It really would not be fair to follow up your bad day at work story with one of mine. That’s because when it comes to sad stories, I’ve got a hand full of spades. Every single time. Pretty soon you just won’t want to play with me anymore. You won’t ask about work. It will be the elephant in the room, the one in the corner making herself a drink. Don’t worry, its okay. I get it. I do understand. It’s hard for me, too, walking into the hospital on some gorgeous happy sunny days. You never know what you’re walking into. You never know how hard your hands will be squeezed. Or how many times your heart will be flipped upside down. How many screams or cries you will hear. Or how hard it will be to hold back the tears building a sad castle inside. You never know how many times you will need to go to the bathroom. Or how many times you will just have to keep holding it. Or if you will eat anything other than a donut and cheez-its. It’s an unpredictable environment, to say the least.
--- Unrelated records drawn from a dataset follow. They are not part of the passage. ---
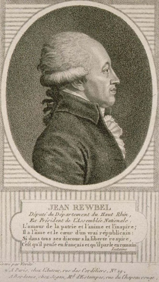 Jean-François Reubell, député du département du Haut-Rhin (estampe).
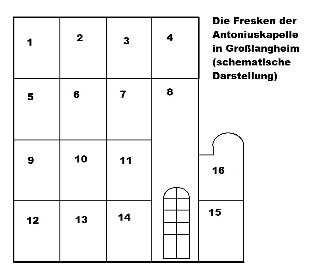 Die Fresken des Antoniuszyklus in der Großlangheimer Antoniuskapelle. (nach Petro Müller: Die Antoniuskapelle in Großlangheim S.27). 1. Begegnung mit einem Einsiedler (umstritten), 2. Antonius im Römerkastell, 3. Der "schwarze Knabe", 4. Wald, Gräberhöhlen, Einsamkeit, 5. Versuchung zum Reichtum, 6. Der Teufel in Gestalt einer Frau, 7. Antonius in Alexandrien, 8. Die Verabschiedung von der Schwester, 9. Die Vision, 10. Antonius schläft wie ein Toter, 11. Antonius segnet die Menschen, 12. Der Teufel in Gestalt eines Riesen, 13. Die Rede an die Mönche, 14. Der Abschied von den Mönchen, 15. Die Grablegung des Antonius, 16. Die Verherrlichung des Antonius.
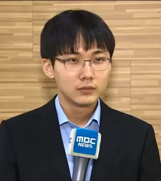 (청주MBC뉴스) 청남대 바둑전쟁 박정환 9단 웃다
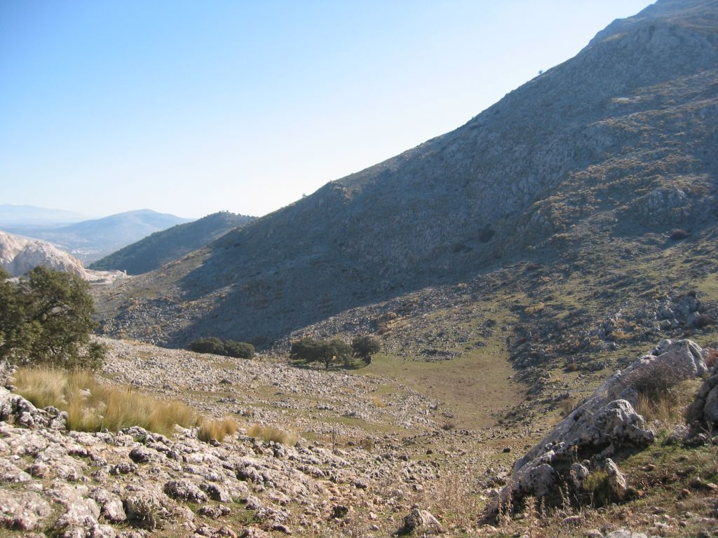 Sierra de Alhama
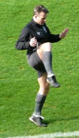 Björn Kuipers, Dutch referee.

But, it’s not all ace of spades sad trumping stories. Or none of us would do it. There are victorious, fist pumping small miracles happening. All around. I could also tell you of some of the most inspiring stories. The times where I’ve witnessed love in it’s purest, most raw and unconditional form. When I’ve held back both happy and sad tears as I left the room to go grab a warm blanket. Or a glass of water for a parent. I can attempt to describe to you the thrill of working on a team where each member excels in different roles but most have mutual respect and adoration for each other. And every member has the same goal: to help make things better in both gigantic life-saving ways and the seemingly small, dignity reviving ways. We all show up and hope to help kids and families overcome. We aspire to make the world inside a kid’s hospital better.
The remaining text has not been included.